Literature Review of Gastric Cancer Producing Alphafetoprotein

Abstract

Background: Gastric cancer is the third most common cause of cancerrelated death worldwide. Alpha-fetoprotein producing gastric cancer (AFPGC) is a subtype of gastric cancer which has more aggressive behavior than the common type. Awareness and understanding of this disease entity are of paramount importance, because treatment is different from that of the classical gastric cancer.

Method: The literature search started from 1970, when the first patient of AFP-GC was reported, until March of 2017, using Google search engine, PUB Med to identify relevant articles on alpha-fetoprotein producing gastric cancer. Subsequent references searches were done from the retrieved articles.

Results: Since the first case of alpha-fetoprotein producing gastric cancer was first reported, many cases have been reported, mostly in Asia. Although AFP-GCs have been recognized in Japan and parts of Asia for more than 40 years, there were only a few publications about AFP-GC outside of Asia. In this article, I review literature concerning the clinicopathological features, immunoreactivity, molecular biology, treatment, and prognosis of AFP-GC.

Conclusion: In the literature, some potential protein markers were identified, and cellular pathways involved in AFP-GCs were suggested. Two types of targeted drugs have been used to treat such patients with a good response. Further studies of the roles of these markers and pathways may shed light on developing more effective drugs to treat patients with AFP-GC.

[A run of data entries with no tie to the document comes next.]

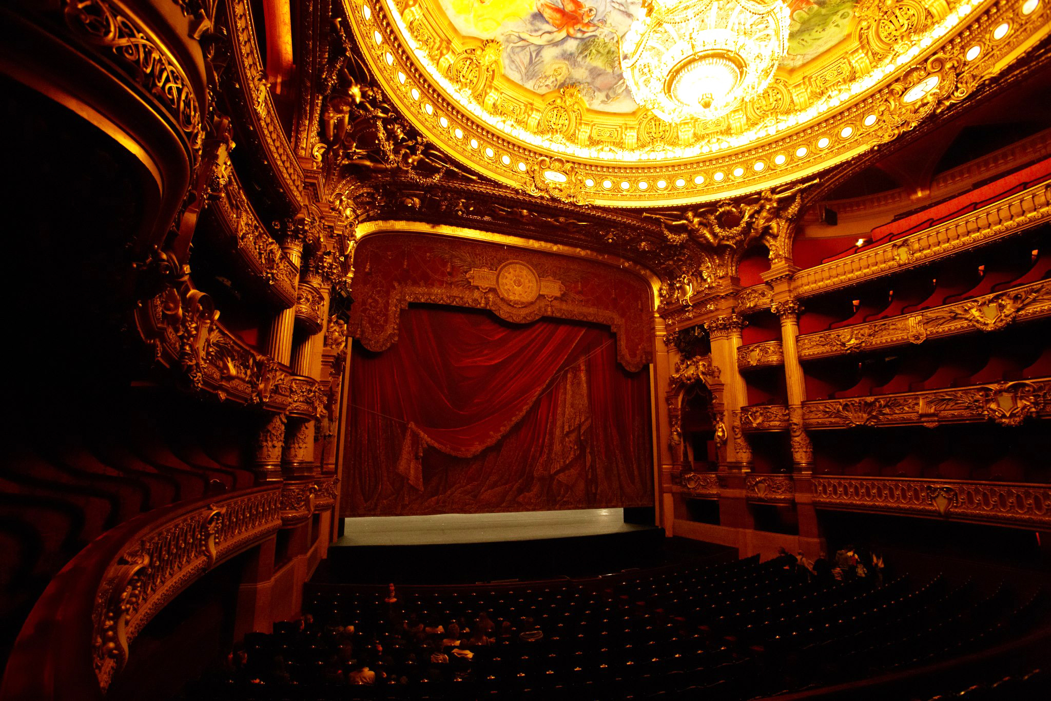 パリ オペラ座 2012年12月27日
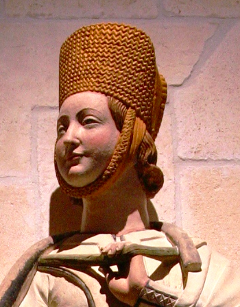 Alžběta Štaufská
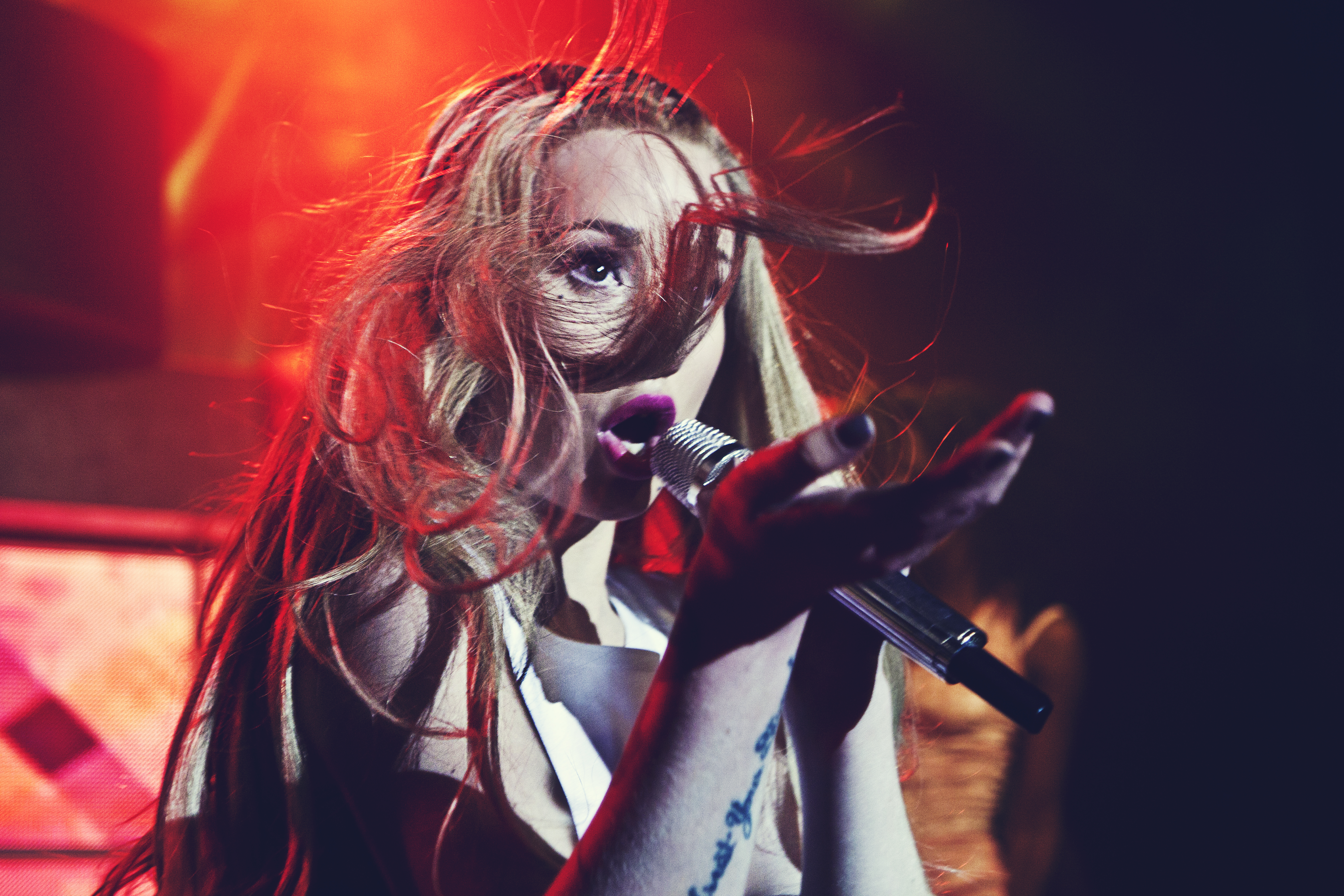 FOR USE
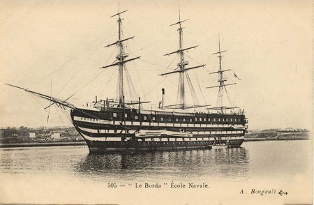 L'intrépide (ou Borda IV"), navire de l'Ecole d'application de la Marine
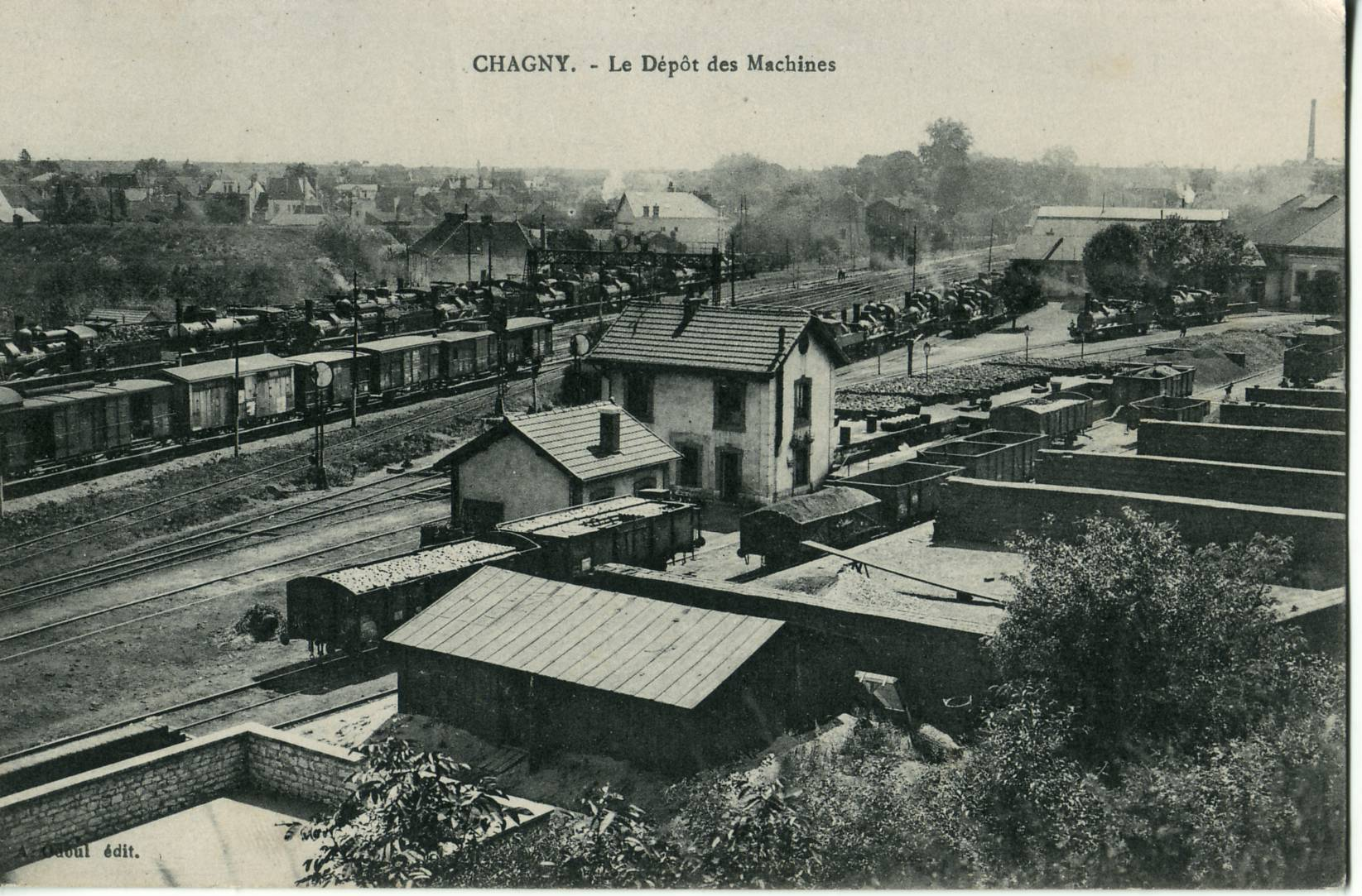 Carte postale ancienne éditée par A. Odoul :CHAGNY - Le Dépôt des Machines
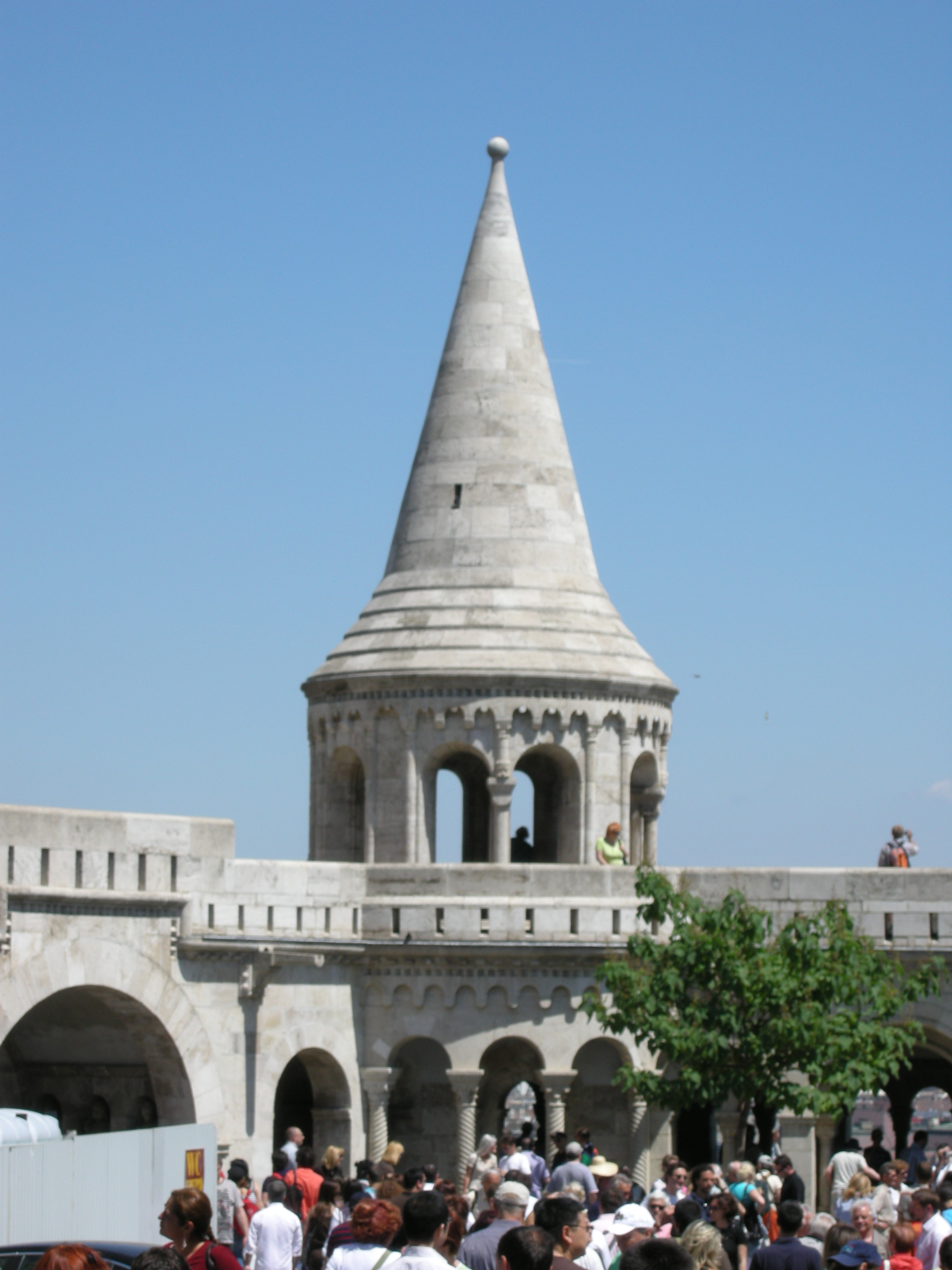 Budapest

Keywords: Alpha-fetoprotein; Gastric cancer; Chemotherapy; Targeted therapy; Liver metastasis; Molecular biology; Immunoreactivity; HER2; Prognosis

Abbreviations

AFP: alpha-fetoprotein; AFP-GC: Alpha-fetoprotein Producing Gastric Cancer; HCC: Hepatocellular Carcinoma; IHC: Immunohistochemistry; SALL 4: Sal-like Protein 4; HNF1: Hepatocyte Nuclear Factor 1; ATBF1: AT Motif Binding Factor 1; VEGF: Vascular Endothelial Growth Factor; XIAP: X-linked Inhibitor of Apoptosis; IGFIrβ: Insulin-like Growth Factor-I receptor β; STAT3: Signal Transducer and Activator of Transcription 3; RFS: Relapse Free Survival; CI: Confidence Interval; FDA: Food Drug Administration; VEGFR :Vascular Endothelial Growth Factor Receptor; HR2: Human Epidermal Growth Factor.

Introduction

Alpha-fetoprotein (AFP) is an albumin-like glycoprotein with a molecular weight of 70,00 Daltons, first identified in the human fetus in 1956 [1]. It is produced by yolk sac cells, fetal hepatic cells and some gastrointestinal cells [2]. It is a major component of fetal plasma, reaching a peak concentration of 3mg/ml at 12 weeks of gestation. Following birth, it clears rapidly from the circulation, having a half life of 3.5 days, and its concentration in adult serum is less than 20ng/ ml. Elevated serum Levels of AFP were initially used for screening and monitoring hepatocellular carcinoma (HCC) [3]. Later, high serum levels of AFP were found in many other malignant neoplasms including the primary site in the lung, ovary, stomach, urinary tract and the germ cell tumors such as yolk sac tumor in the testis and the mediastinum [4-8]; of which, the gastric cancer is the most common [9]. Concentrations of AFP above the reference range also have been found in serum of patients with benign liver disease (e.g. viral hepatitis, cirrhosis), neural tubal defects and in ataxia telangiectasia [10]. Serum AFP level is elevated during pregnancy, reaching a peak level during the third trimester; persistent elevation of serum level of AFP in the mother following birth is a rare hereditary condition [11].

Method

The literature search started from 1970, when the first patient of AFP-GC was reported, until March of 2017, using Google search engine, PUB Med to identify pertinent articles on alpha-fetoprotein producing gastric cancer. Subsequent references searches were done from the retrieved articles.

Results

Incidence

Since the first case of AFP producing gastric cancer (AFPGC) was reported [9], many cases have been reported in Asia. The reported incidence was 6.63% in China [12], and 1.5 -3% in Japan [13] respectively. Huang and Tsung reported the first case of AFP GC in Taiwan, [14]; later more cases were reported [15,16]. The true incidence of AFP-GC in Taiwan still remains unknown. Although AFP-GCs have been recognized in Japan and parts of Asia for more than 40 years, there are few publications about AFP-GCs outside of Asia [17-20].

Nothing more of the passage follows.